Va comunque rilevato che il motivo è vieppiù inammissibile in ragione della c.d. doppia conforme.
7. Anche il secondo motivo è inammissibile. Con la censura di omesso esame di fatto decisivo l’odierno ricorrente si lamenta della mancata valutazione delle prove raccolte che, viceversa, da un lato costituisce un’attività riservata in via esclusiva all’apprezzamento discrezionale del giudice di merito le cui conclusioni in ordine alle ricostruzione della vicenda fattuale non sono sindacabili in Cassazione (vedi Cass.9786/2022) dall’altro è evidente che la Corte di merito ha implicitamente ritenuto non idonee le prove raccolte ai fini della dimostrazione del demansionamento.
Tali valutazioni di merito insindacabili in sede di legittimità non sono censurabili con il motivo di cui al n. 5 dell’art. 360 c.p.c. che come detto per l’esame del precedente motivo è limitato alla contestazione di omesso esame di fatto decisivo che nel caso di specie non ricorre.
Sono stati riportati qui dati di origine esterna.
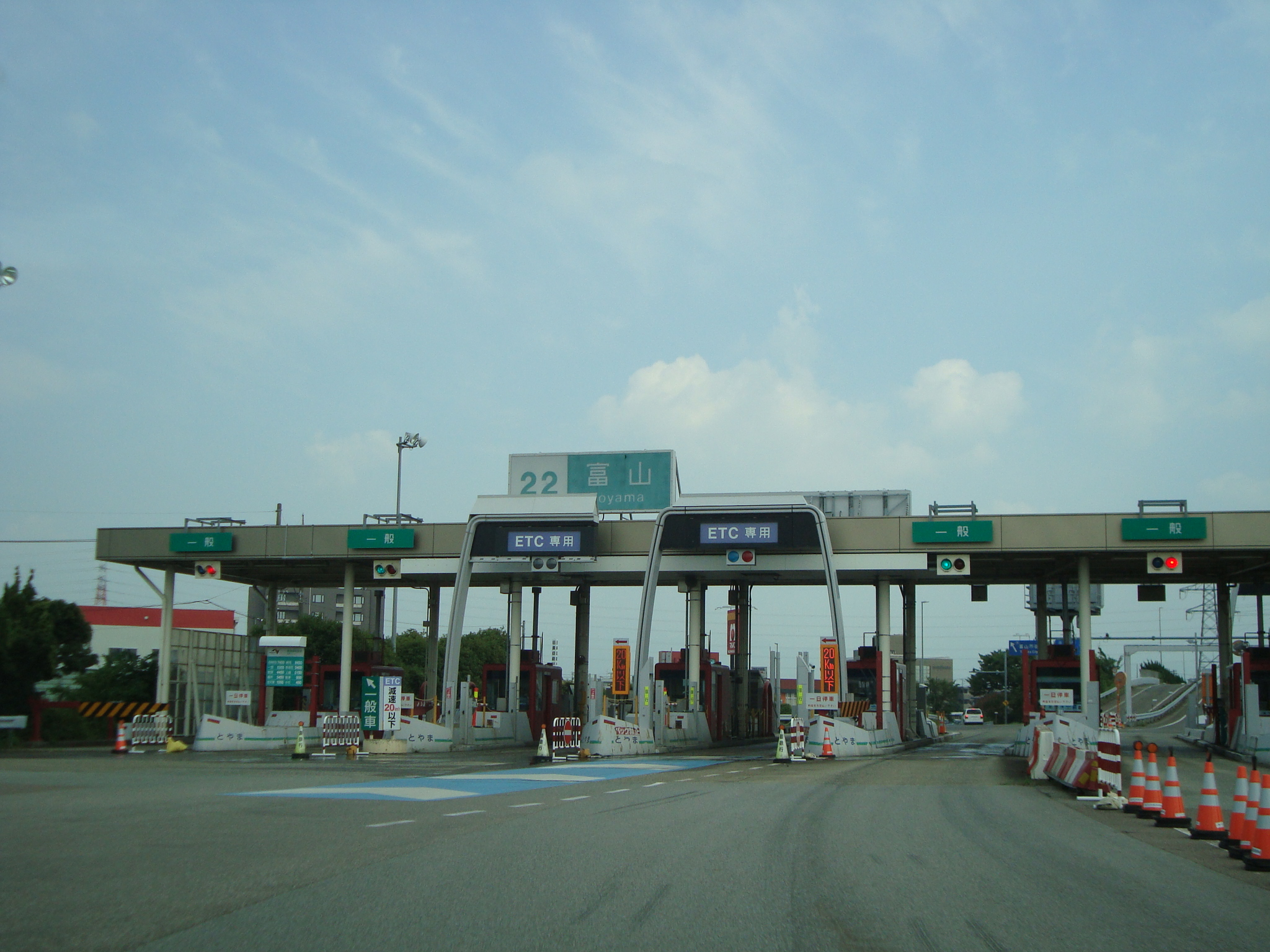 北陸自動車道 富山インターチェンジ 料金所
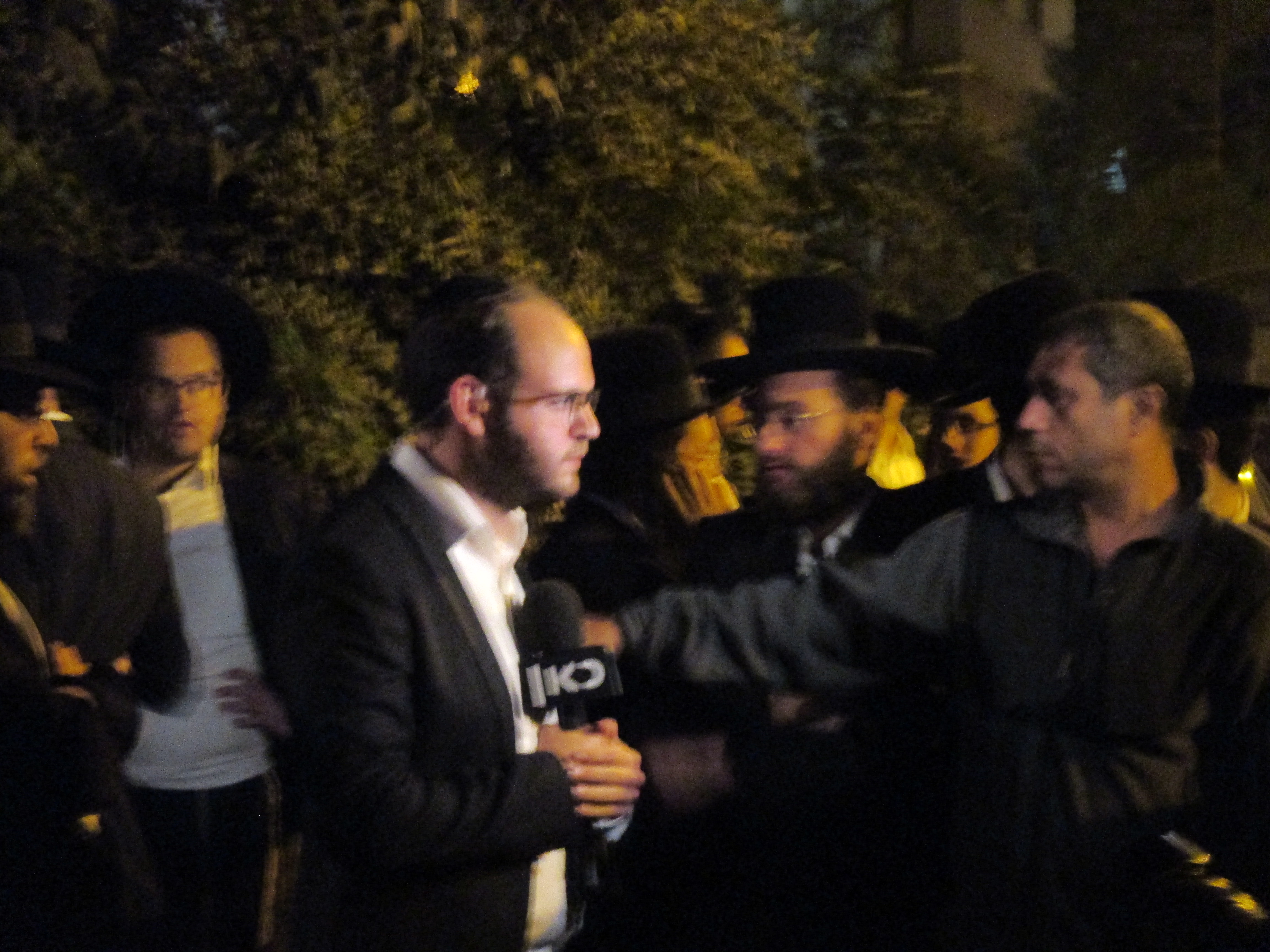 עקיבא וייס מדווח מכינוס מועצת גדולי התורה של אגודת ישראל
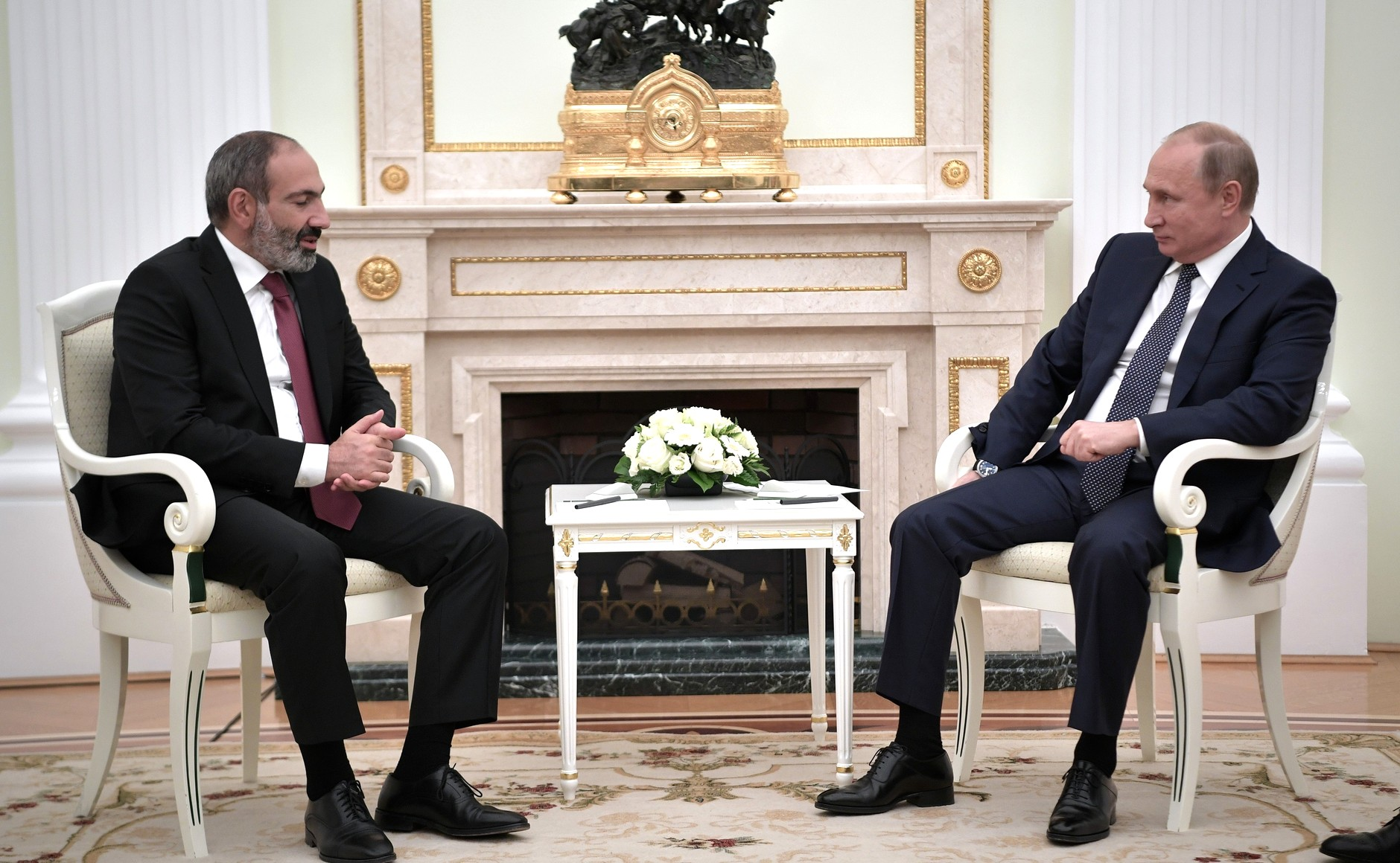 Встреча Президента России Владимира Путина с Премьер-министром Республики Армения Николом Пашиняном

Anche per tale censura non può comunque non rilevarsi la inammissibilità per la c.d. doppia conforme.
Con il terzo motivo il ricorrente si duole della sentenza impugnata che avrebbe violato il disposto dell’articolo 2697 cod. civ..
Il motivo è infondato.
La sentenza impugnata assume correttamente che quando il lavoratore denuncia l’illegittimità dell’esercizio dei poteri datoriali a causa dell’assegnazione di mansioni inferiori alla qualifica ha l’onere di allegare gli elementi significativi ai fini dell’inesatto adempimento dell’obbligo datoriale di adibizione del dipendente a mansioni corrispondenti alla categoria o mansioni equivalenti alle ultime effettivamente svolte per cui la Corte non ha invertito l’onere della prova, ma ha correttamente stabilito che il lavoratore non avesse adempiuto gli oneri di allegazione su di esso gravanti.
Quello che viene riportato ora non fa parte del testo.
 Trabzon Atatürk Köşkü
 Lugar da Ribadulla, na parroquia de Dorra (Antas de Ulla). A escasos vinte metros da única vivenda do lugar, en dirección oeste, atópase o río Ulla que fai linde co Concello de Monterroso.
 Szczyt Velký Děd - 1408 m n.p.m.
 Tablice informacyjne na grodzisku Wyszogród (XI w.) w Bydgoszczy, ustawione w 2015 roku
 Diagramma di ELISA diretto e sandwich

Con il quarto motivo ci si lamenta del fatto che il giudice di appello non avrebbe utilizzato i propri poteri ufficiosi integrando di propria iniziativa i contenuti dei capitoli di prova.
Questa Corte ha affermato, al riguardo, il principio secondo cui l’indagine del giudice di merito sui requisiti di specificità e rilevanza dei capitoli formulati dalla parte istante va condotta non solo alla stregua della loro formulazione letterale, ma anche in correlazione all’adeguatezza fattuale e temporale delle circostanze articolate con l’avvertenza che la facoltà del giudice di chiedere chiarimenti e precisazioni ai sensi dell’articolo 253 cod. proc. civ. di natura esclusivamente integrativa non può tradursi in un’inammissibile sanatoria della genericità e delle deficienze dell’articolazione probatoria (Cass. 14364/2018).
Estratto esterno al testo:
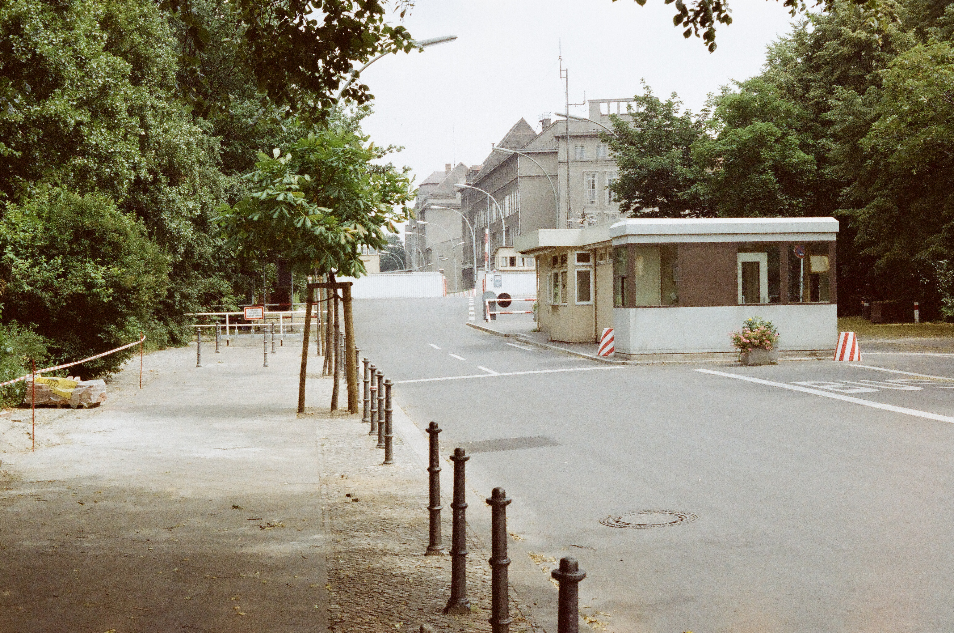 Grenzübergang Invalidenstraße in Berlin im Jahr 1987. Das Gebäude im Vordergrund der Aufnahme ist das westliche Kontrollgebäude.
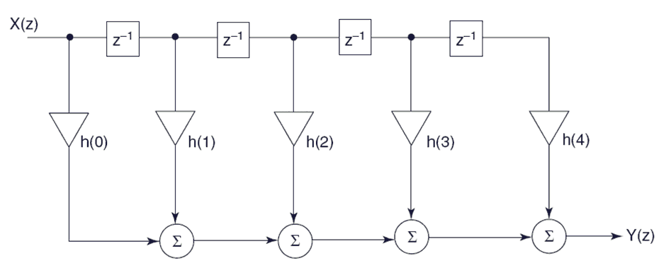 FIR Filterstruktur, kanonische Normalform 1, (Direct Form 1, DF1)
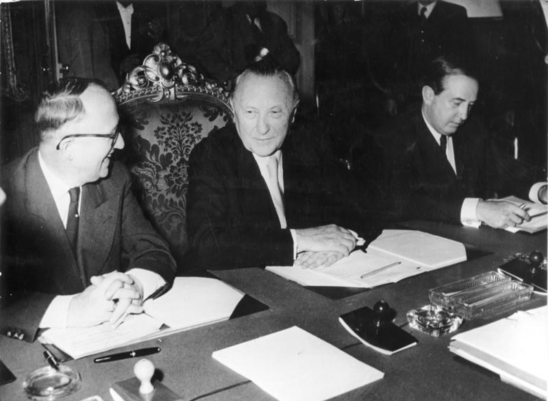 Beitritt der Bundesrepublik Deutschland zum Nordatlantikpakt. Herausforderung des deutschen Volkes durch die Bonner Militaristen. In Paris will Adenauer am 23.10.1954 Abmachungen unterschreiben, die ein neues Komplott gegen den Frieden, eine unerhörte Herausforderung des deutschen Volkes und aller europäischen Völker durch die Bonner Militaristen darstellt. Mit der Unterzeichnung neuer Verträge über die Aufrüstung Westdeutschlands und seiner Einbeziehung in den NATO-Militärpakt soll der deutsche Militarismus wiedererrichtet und die friedliche Wiedervereinigung Deutschlands unmöglich gemacht werden. U. B. z.: Verräter am Deutschen Volk und am Frieden in Europa. Von links nach rechts: Staatssekretär Hallstein, Bundeskanzler Dr. Adenauer und Botschafter Blankenhorn während der Konferenz in Paris.
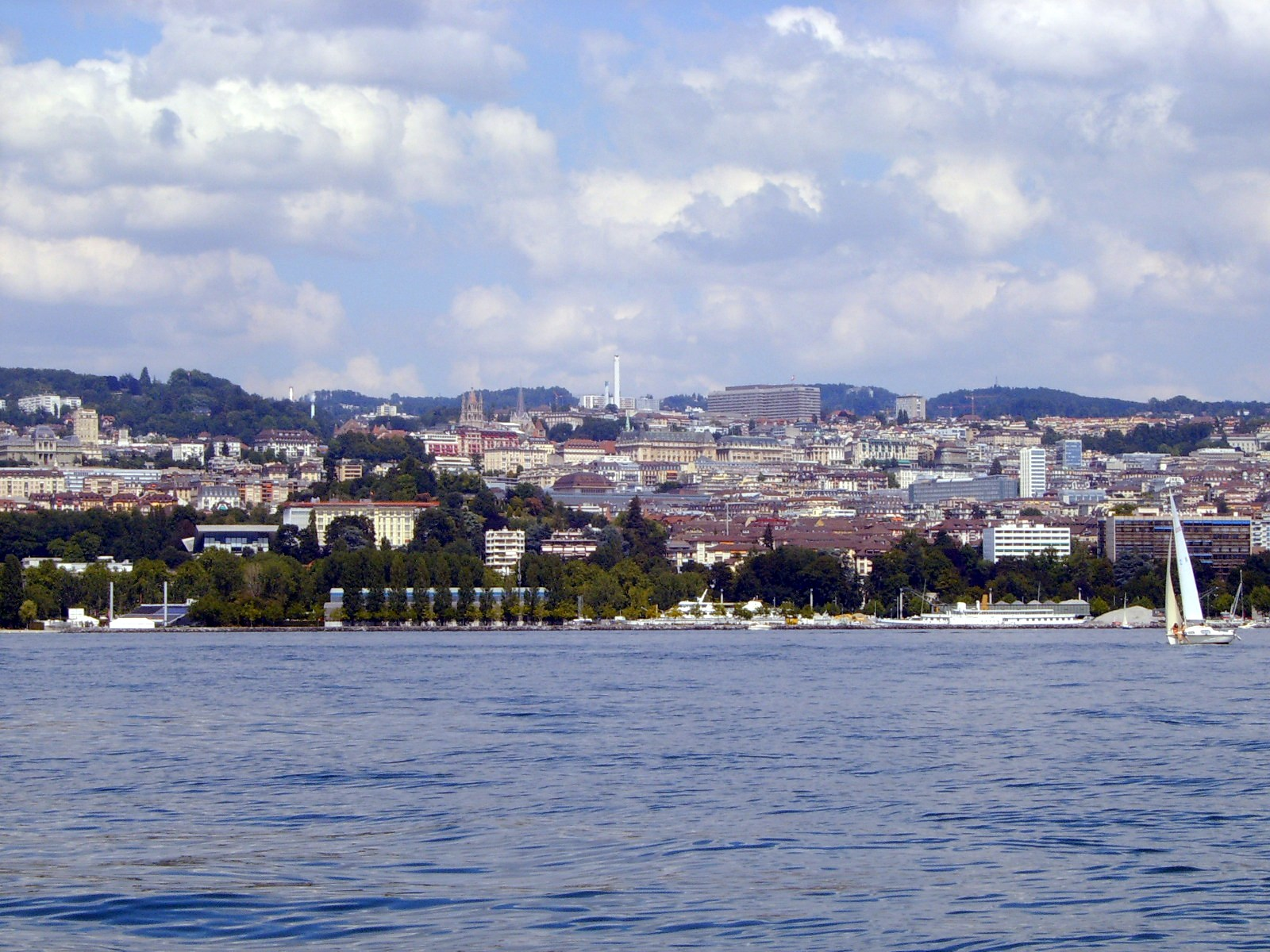 Le Centre-ville de Lausanne (Suisse) vu depuis le Lac Léman.

E’ inoltre da rilevarsi che (Ordinanza n. 14923 del 28/05/2024) nel rito del lavoro, i poteri istruttori officiosi di cui all’art. 421 c.p.c. – il cui esercizio è del tutto discrezionale e come tale sottratto al sindacato di legittimità – non possono sopperire alle carenze probatorie delle parti, così da porre il giudice in funzione sostitutiva degli oneri delle parti medesime e da tradurre i poteri officiosi anzidetti in poteri d’indagine e di acquisizione del tipo di quelli propri del procedimento penale.
Pertanto, anche tale censura è infondata.
Conclusivamente, il ricorso va respinto con condanna della parte ricorrente al pagamento delle spese di lite.
P.Q.M.
La Corte rigetta ricorso. Condanna la parte ricorrente al pagamento in favore della controricorrente costituita delle spese di lite che liquida in € 3.500,00 per compensi professionali oltre € 200,00 per esborsi, nonché al rimborso forfetario delle spese generali, nella misura del 15%, ed agli accessori di legge.
Ai sensi dell’art.13, comma 1 quater del DPR 115/2002, dà atto della ricorrenza dei presupposti processuali per il versamento da parte del ricorrente dell’importo a titolo di contributo unificato, pari a quello previsto per il ricorso, ove dovuto, a norma del comma 1 bis dello stesso art.13.
Così deciso in Roma, nella camera di consiglio della Sezione Lavoro della Corte Suprema di Cassazione, il giorno 9 maggio 2025.